Valencia jest zespołem stosunkowo biednym. Nazwy naszego klubu nie znajdziemy na liście "20 najbogatszych zespołów na świecie". Pod względem finansowym nie mamy się co równać z takimi potęgami jak Chelsea, Manchester United, Real Madryt, Barcelona, czy nawet Roma.

Aby jednak zespół dobrze funkcjonował i odnosił sukcesy na arenie międzynarodowej potrzebna jest jednak spora suma pieniędzy. A koszt utrzymania takich zawodników jak Villa, Morientes, czy Albelda nie jest niski. Dlatego właśnie niezwykle ważna jest postawa naszego zespołu w rozgrywkach Champions League, gdzie za każde zwycięstwo, bądź awans przewidziana jest spora suma pieniędzy.

Jak wyliczyli dziennikarze hiszpańscy w tym sezonie na występach w Lidze Mistrzów Valencia wzbogaciła się o 11,8 milionów euro.
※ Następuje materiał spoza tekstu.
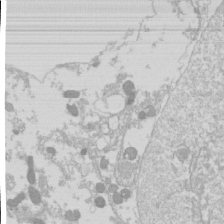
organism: Drosophila
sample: Cell division; meiosis; drosophila spermatocytes
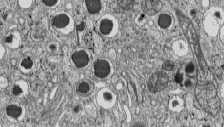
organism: C57BL Mouse
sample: Pancreatic islet
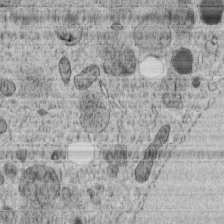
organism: C. elegans
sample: C. elegans embryo early stage
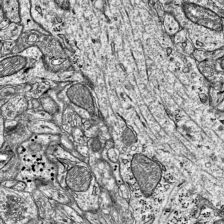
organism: Mouse
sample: Visual Cortex
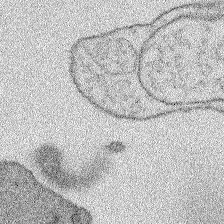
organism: Human
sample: HeLa cells
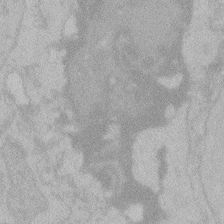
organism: Zebrafish
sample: Macrophage infected with Toxoplasma gondii
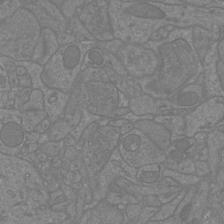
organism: Mouse
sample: Cortical neurons
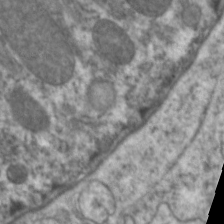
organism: C. elegans
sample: Pharynx
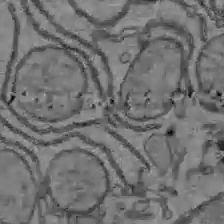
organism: C57BL Mouse
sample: Liver
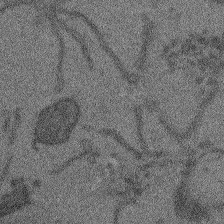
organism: Arabidopsis thaliana
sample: Root tip
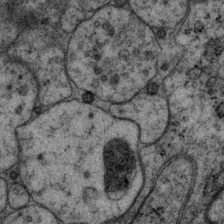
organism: P. pacificus
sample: Pharynx

Do tego jeszcze dochodzą zyski za bilety. Za wyeliminowanie Interu do kasy klubu trafiło aż 2,5 miliona. Za wcześniejszą grę Nietoperze wzmocniły się o 9,3 milionów. 2 miliony za udział w rozgrywkach grupowych, 400 tysięcy euro za każde rozegrane spotkanie w fazie grupowej, cztery razy po 600 tysięcy za zwycięstwo i raz 300 tysięcy za remis. Dodatkowo za znalezienie się wśród ośmiu najlepszych drużyn kontynentu do kasy zespołu trafiło 2 200 000 euro.

Jeśli Valencia awansuje do półfinału to wzbogaci się o 3 miliony euro. Zwycięzca elitarnych rozgrywek otrzyma 7 milionów, a przegrany o trzy mniej. Jeśli więc Nietoperze triumfują w Lidze Mistrzów wzbogacą się o 21,8 miliona. Jest więc o co walczyć.